Question

An equilateral triangle has an altitude of 15 m. what is the perimeter of the triangle

Answer 1

there should be area too given
.
dear

Answer 2

Answer:

The perimeter of equilateral triangle is  $P=\frac{30}{\sqrt{3}}$

Step-by-step explanation:

Given : An equilateral triangle has an altitude of 15 m.

To find : What is the perimeter of the triangle.

Solution :

We know,

In equilateral triangle every sides and angles are equal .

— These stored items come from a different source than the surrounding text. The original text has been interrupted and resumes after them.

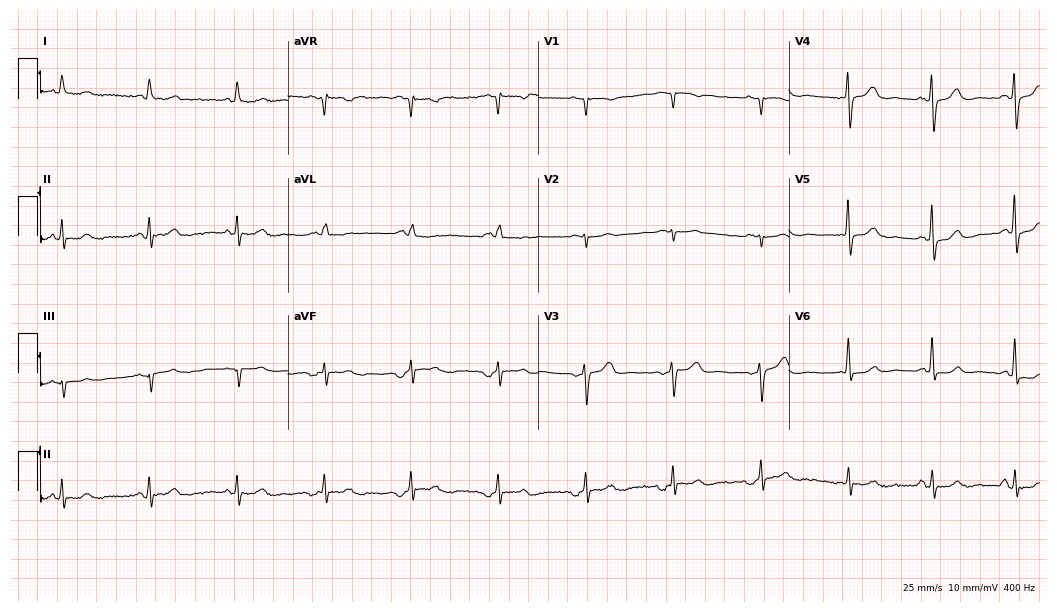
12-lead ECG from an 84-year-old woman (10.2-second recording at 400 Hz). Recorded interpretation: within normal limits.
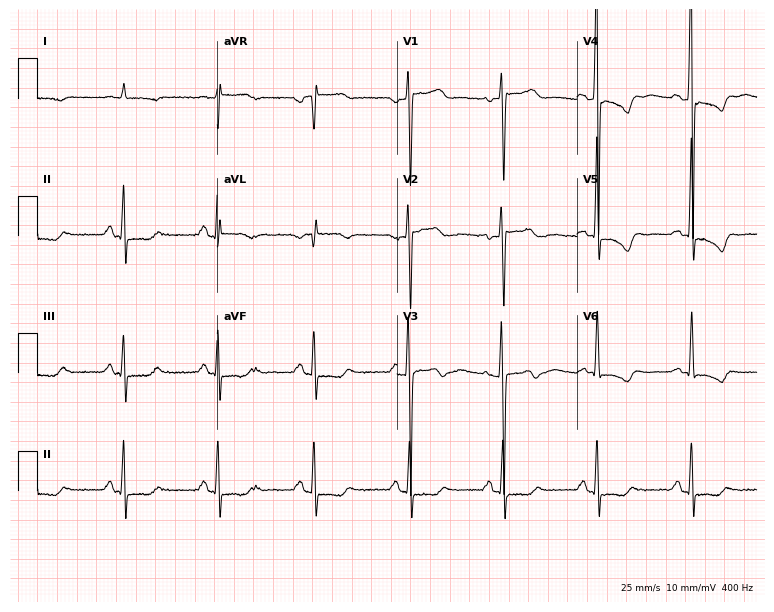
Electrocardiogram (7.3-second recording at 400 Hz), a man, 81 years old. Of the six screened findings (first-degree AV block, right bundle branch block, left bundle branch block, sinus bradycardia, atrial fibrillation, sinus tachycardia), none is recorded.
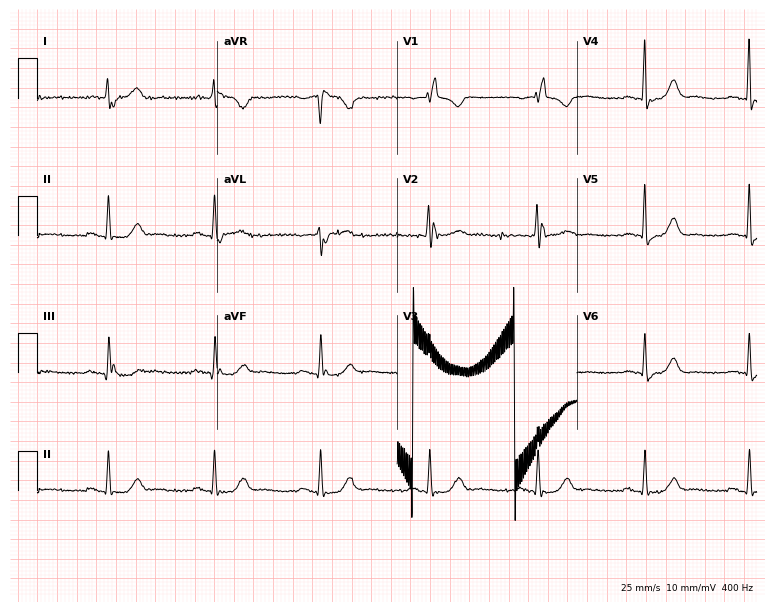
12-lead ECG from a woman, 79 years old. Screened for six findings — first-degree AV block, right bundle branch block (RBBB), left bundle branch block (LBBB), sinus bradycardia, atrial fibrillation (AF), sinus tachycardia — none is recorded.
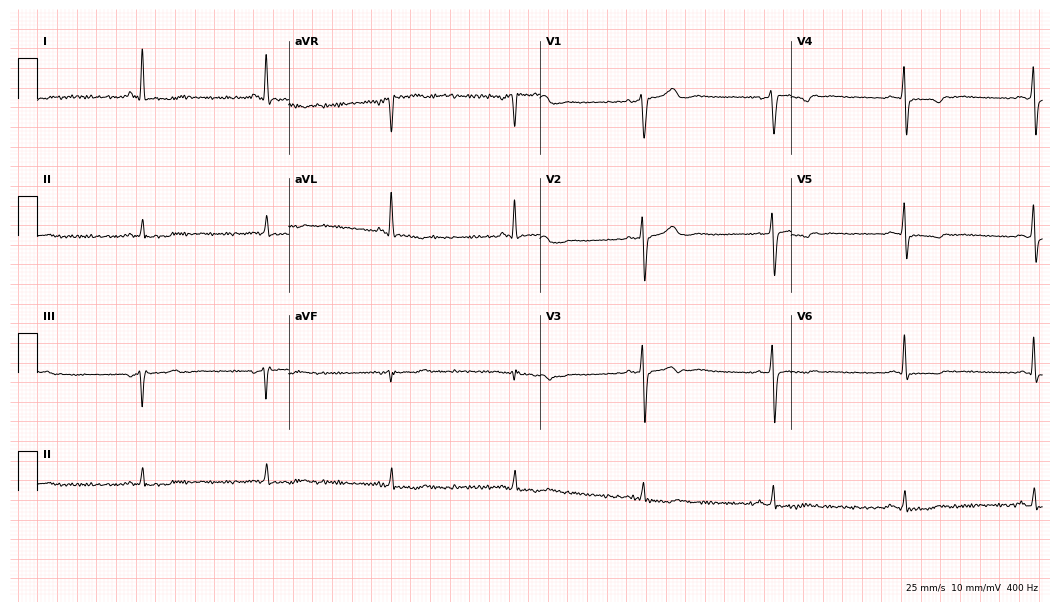
Resting 12-lead electrocardiogram. Patient: a 68-year-old female. None of these six findings is recorded: first-degree AV block, right bundle branch block, left bundle branch block, sinus bradycardia, atrial fibrillation, sinus tachycardia. Other findings, if any, are not listed.

So, The measure of angles is 60 degrees.

Given that has an altitude of 15 m.

i.e,

$sin 60 = \frac{\text{Altitude}}{\text{Hypotenuse}}$

$\frac{\sqrt{3}}{2}=\frac{15}{H}$

$H=\frac{15\times2}{\sqrt{3}}$

$H=\frac{30}{\sqrt{3}}$

$H=10\sqrt{3}$

Length of the side is  $10\sqrt{3}$

Perimeter of equilateral triangle is $P=3\times side$

$P=3\times 10\sqrt{3}$

$P=\frac{30}{\sqrt{3}}$

Therefore, The perimeter of equilateral triangle is  $P=\frac{30}{\sqrt{3}}$